The compliance constraint. In regulated industries, compliance isn't a feature request. It's the operating environment. Operators in these environments understand that the best solution is often the one that makes compliance invisible, not the one that adds a compliance step.

Adoption reality. The gap between "this tool is available" and "this tool is used" is where most enterprise products fail. Operators understand that adoption is a change management problem, not a feature problem. Scaling adoption by enabling non-technical users to build their own solutions creates a multiplier effect.

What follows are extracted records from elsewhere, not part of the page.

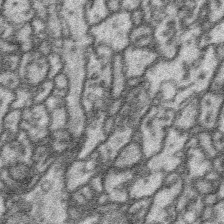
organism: Platynereis dumerilii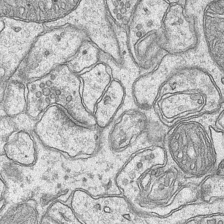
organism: Mouse
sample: CA1 Hippocampus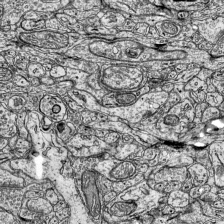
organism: Mouse
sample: Visual Cortex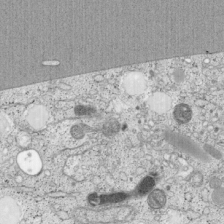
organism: African green monkey
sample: COS-7 cells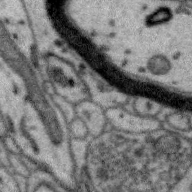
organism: Zebra finch
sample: Brain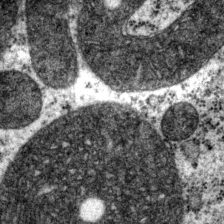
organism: P. pacificus
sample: Pharynx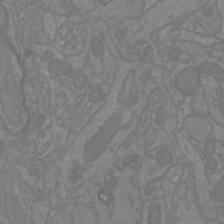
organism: Mouse
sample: Cortical neurons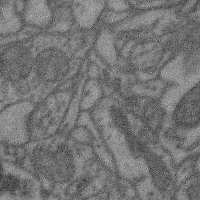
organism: Mouse
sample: Cerebral cortex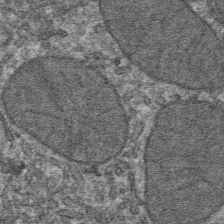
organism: Mouse
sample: Mouse hepatocytes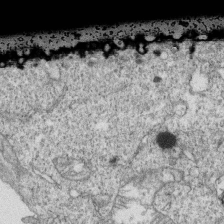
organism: Human
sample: HeLa cell HIV synapse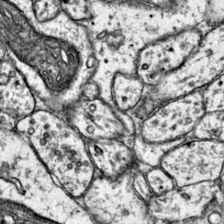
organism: Mouse
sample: Primary visual cortex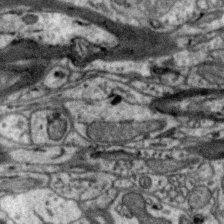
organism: Zebra finch
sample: Brain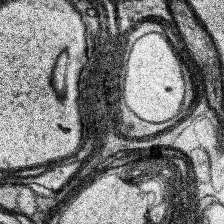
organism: Human
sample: Temporal Lobe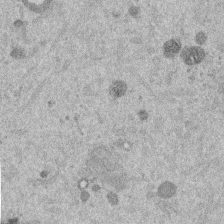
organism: Mouse
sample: Dividing mouse embryo 1 cell stage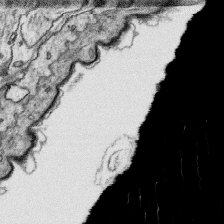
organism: Platynereis dumerilii
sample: Parapodia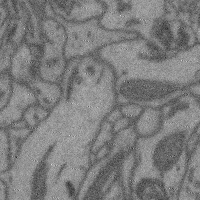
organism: Mouse
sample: Cerebral cortex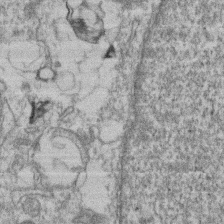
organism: Mouse
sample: T cell stromal cell synapse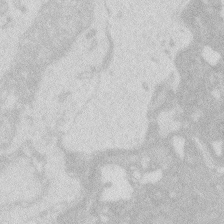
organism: Zebrafish
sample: Macrophage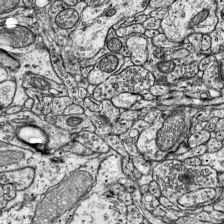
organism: Mouse
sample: Visual Cortex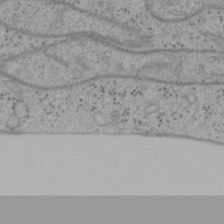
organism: Human
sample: HeLa cells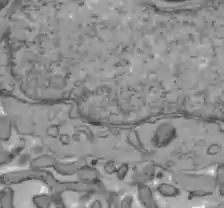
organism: C57BL Mouse
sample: Liver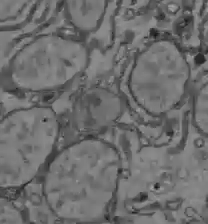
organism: C57BL Mouse
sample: Liver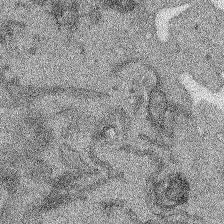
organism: Human
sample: HeLa cells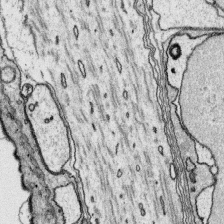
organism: Platynereis dumerilii
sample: Parapodia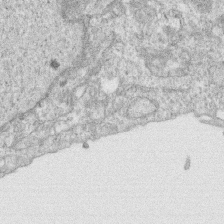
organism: Human
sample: HeLa cell HIV synapse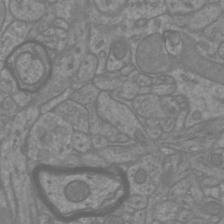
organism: Mouse
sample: Cortical neurons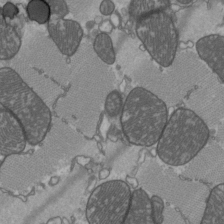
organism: C57BL Mouse
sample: Heart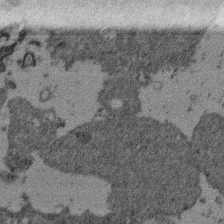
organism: Mouse
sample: Dividing mouse embryo 1 cell stage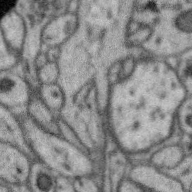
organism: Zebra finch
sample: Brain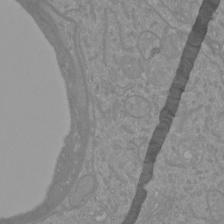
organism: Mouse
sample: Cortical neurons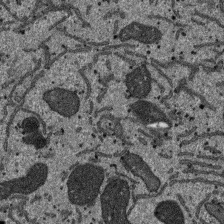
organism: Human
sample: Lung epithelial cells infected with SARS-CoV-2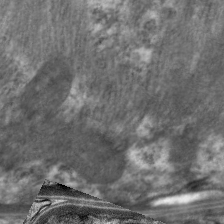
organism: C. elegans
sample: Pharynx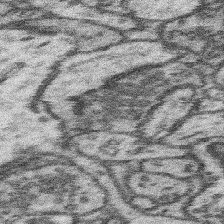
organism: Mouse
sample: Somatosensory cortex neuropil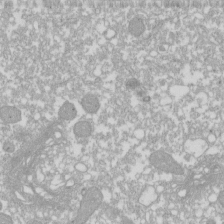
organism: Xenopus
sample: Cilia; centrioles in frog embryo cells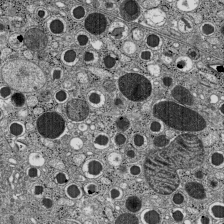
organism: C57BL Mouse
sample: Pancreatic islet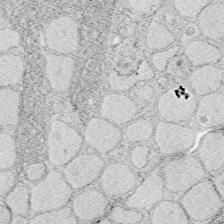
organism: Zebrafish
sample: Whole-Brain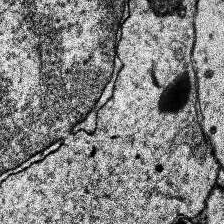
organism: Human
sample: Temporal Lobe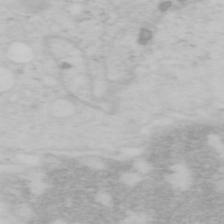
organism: Mouse
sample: OT-I killer T cells with ID8 ovarian cancer cells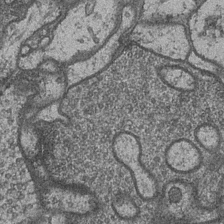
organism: Drosophila
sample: Optic medulla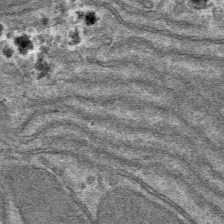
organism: Mouse
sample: Mouse hepatocytes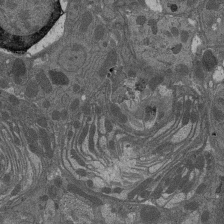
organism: Drosophila
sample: Antenna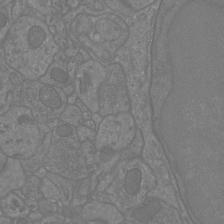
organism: Mouse
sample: Cortical neurons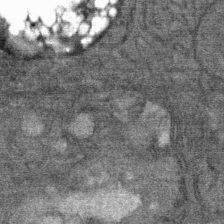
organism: Mouse
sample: Mouse Salivary gland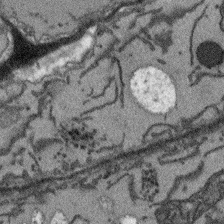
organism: Arabidopsis thaliana
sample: Root tip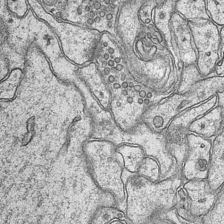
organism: Mouse
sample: CA1 Hippocampus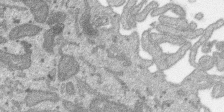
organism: Human
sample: Lung epithelial cells infected with SARS-CoV-2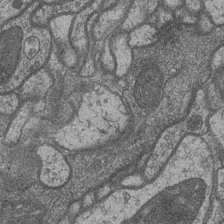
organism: Drosophila
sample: Optic medulla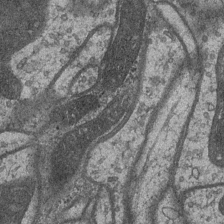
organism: Drosophila
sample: Optic medulla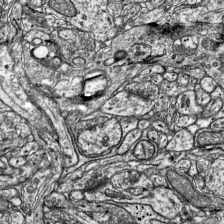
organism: Mouse
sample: Visual Cortex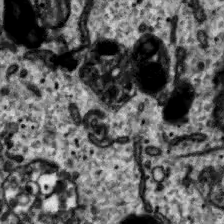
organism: Human
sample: HeLa cells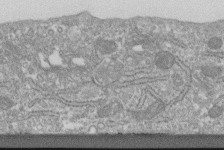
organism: Human
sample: Centriole in fibroblast cells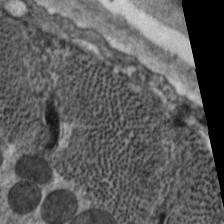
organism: C. elegans
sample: Pharynx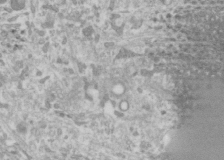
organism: Human
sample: Cilia; basal body in RPE cells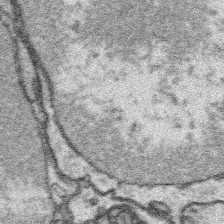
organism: Platynereis dumerilii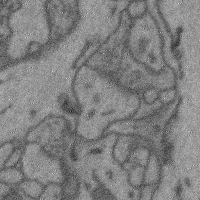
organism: Mouse
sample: Cerebral cortex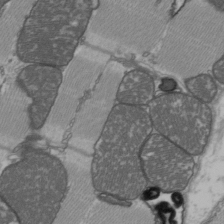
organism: C57BL Mouse
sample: Heart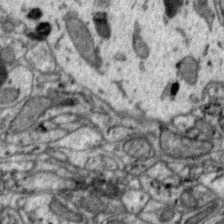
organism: Zebra finch
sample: Brain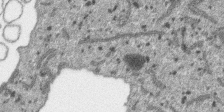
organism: Human
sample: Lung epithelial cells infected with SARS-CoV-2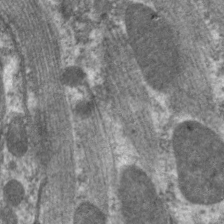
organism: C. elegans
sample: Pharynx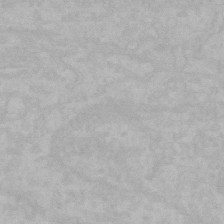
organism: Mouse
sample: Choroid plexus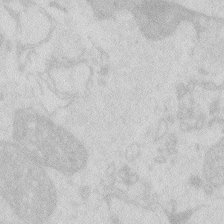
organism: Zebrafish
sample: Macrophage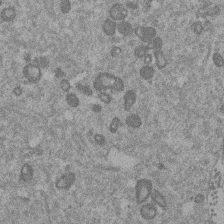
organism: Mouse
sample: Dividing mouse embryo 1 cell stage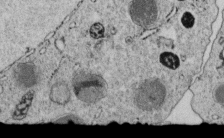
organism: C. elegans
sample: C. elegans embryo early stage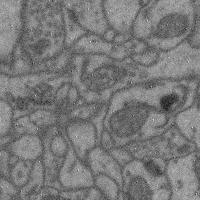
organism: Mouse
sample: Cerebral cortex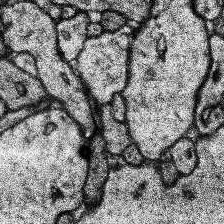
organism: Human
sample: Temporal Lobe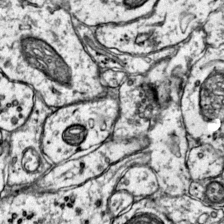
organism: Mouse
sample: Primary visual cortex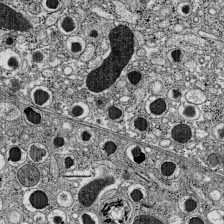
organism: C57BL Mouse
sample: Pancreatic islet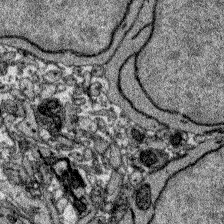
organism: Zebrafish
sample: Larval olfactory bulb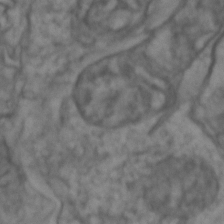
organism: Zebrafish
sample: Zebrafish embryo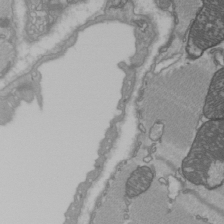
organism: C57BL Mouse
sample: Heart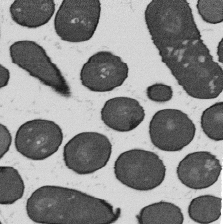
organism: B. subtilis
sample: Bacterial spore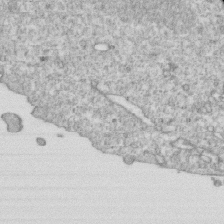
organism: Mouse
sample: Activated OT-1 CD8+ T cells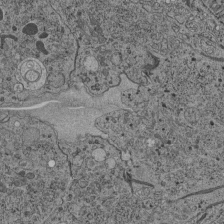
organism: C. elegans
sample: C. elegans pharynx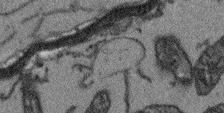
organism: Arabidopsis thaliana
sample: Root tip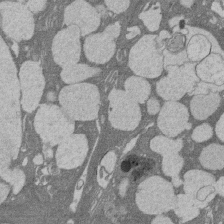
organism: Rat
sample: Salivary granule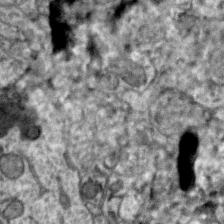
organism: Zebra finch
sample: Brain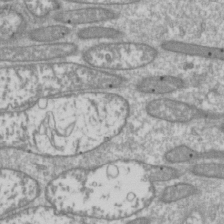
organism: Drosophila
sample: Cell division; meiosis; drosophila spermatocytes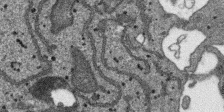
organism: Human
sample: Lung epithelial cells infected with SARS-CoV-2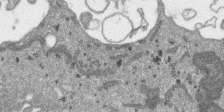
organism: Human
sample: Lung epithelial cells infected with SARS-CoV-2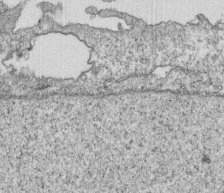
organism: Human
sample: HeLa cell HIV synapse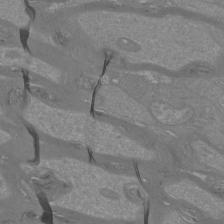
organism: Mouse
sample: Cortical neurons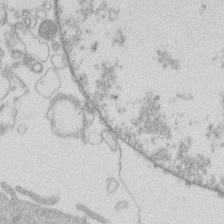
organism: Human
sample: Macrophage cells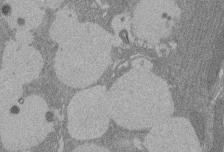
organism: Rat
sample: Salivary granule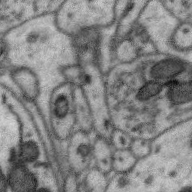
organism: Zebra finch
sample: Brain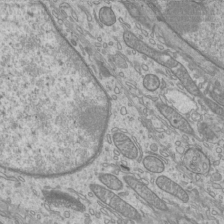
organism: Mouse
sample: Cilia; mouse epididymis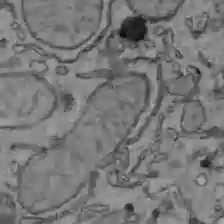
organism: C57BL Mouse
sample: Liver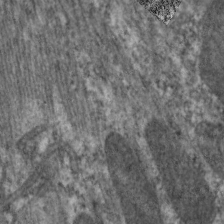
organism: C. elegans
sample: Pharynx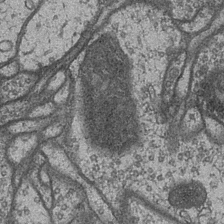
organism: Drosophila
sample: Optic medulla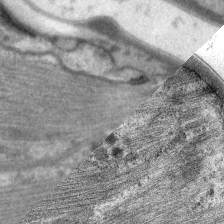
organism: C. elegans
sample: Pharynx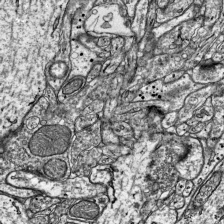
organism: Mouse
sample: Visual Cortex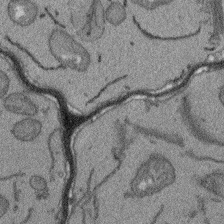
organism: Arabidopsis thaliana
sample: Root tip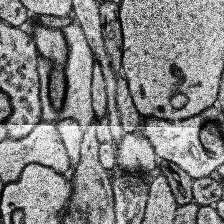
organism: Human
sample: Temporal Lobe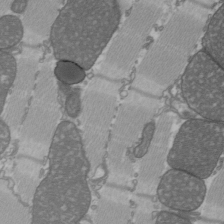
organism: C57BL Mouse
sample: Heart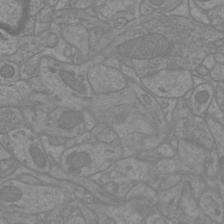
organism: Mouse
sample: Cortical neurons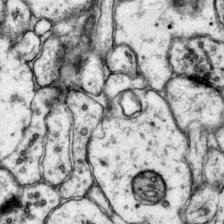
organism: Mouse
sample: Primary visual cortex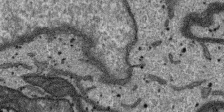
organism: Human
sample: Lung epithelial cells, uninfected (mock) control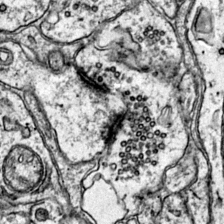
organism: Mouse
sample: Primary visual cortex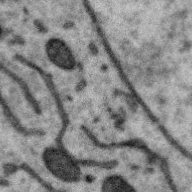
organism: Zebra finch
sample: Brain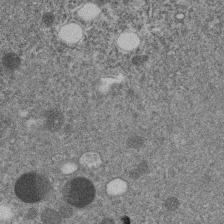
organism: C. elegans
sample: C. elegans embryo early stage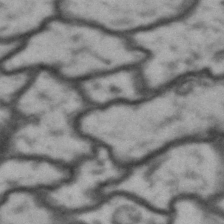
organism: Drosophila
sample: Brain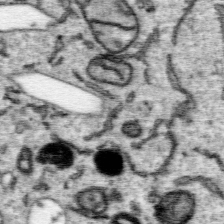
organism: Human
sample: HeLa cells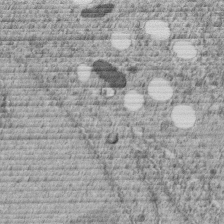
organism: C. elegans
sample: C. elegans embryo early stage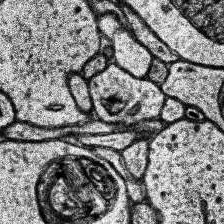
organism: Human
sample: Temporal Lobe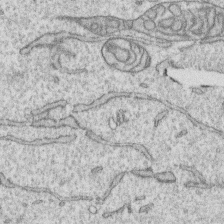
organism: Human
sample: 1205lu cells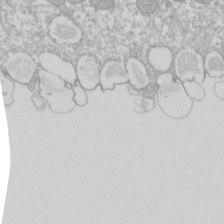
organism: Xenopus
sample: Cilia; centrioles in frog embryo cells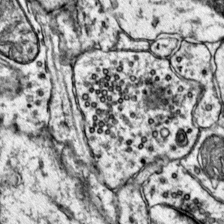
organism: Mouse
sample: Primary visual cortex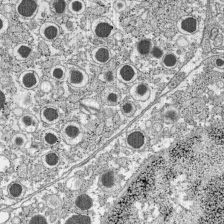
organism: C57BL Mouse
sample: Pancreatic islet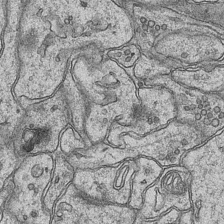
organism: Mouse
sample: CA1 Hippocampus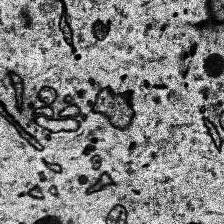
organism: Human
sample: Temporal Lobe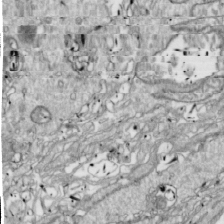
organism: Drosophila
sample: Cell division; meiosis; drosophila spermatocytes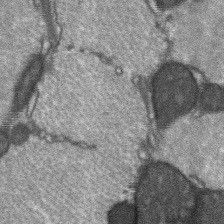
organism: C57BL Mouse
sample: Soleus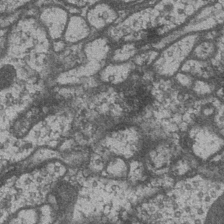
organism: Drosophila
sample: Optic medulla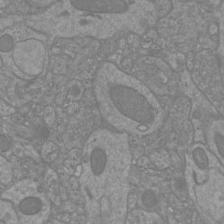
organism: Mouse
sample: Cortical neurons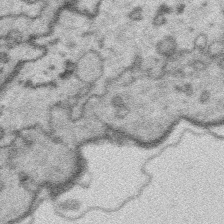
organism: Platynereis dumerilii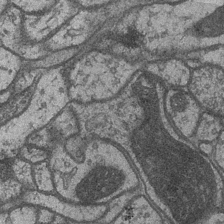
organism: Drosophila
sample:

The Bridge Between Business and Engineering

The most valuable thing my non-traditional background gives me is the ability to translate between business stakeholders who think in terms of processes and outcomes, and engineering teams who think in terms of systems and architectures.

When I design a product, I'm simultaneously thinking about the operational workflow (what does the user actually do?), the business impact (what metric moves?), and the technical architecture (what's the simplest system that supports this?). That triangulation comes from having lived in all three worlds.

The Point

If you're a PM with a non-traditional background, your operational experience isn't a gap in your resume. It's a competitive advantage. The best product managers I know aren't the ones with the most PM experience. They're the ones with the deepest understanding of the problems they're solving.

And if you're a hiring manager: consider the candidate who built and shipped products before they knew the job title for what they were doing. That instinct for solving real problems is harder to teach than any PM framework.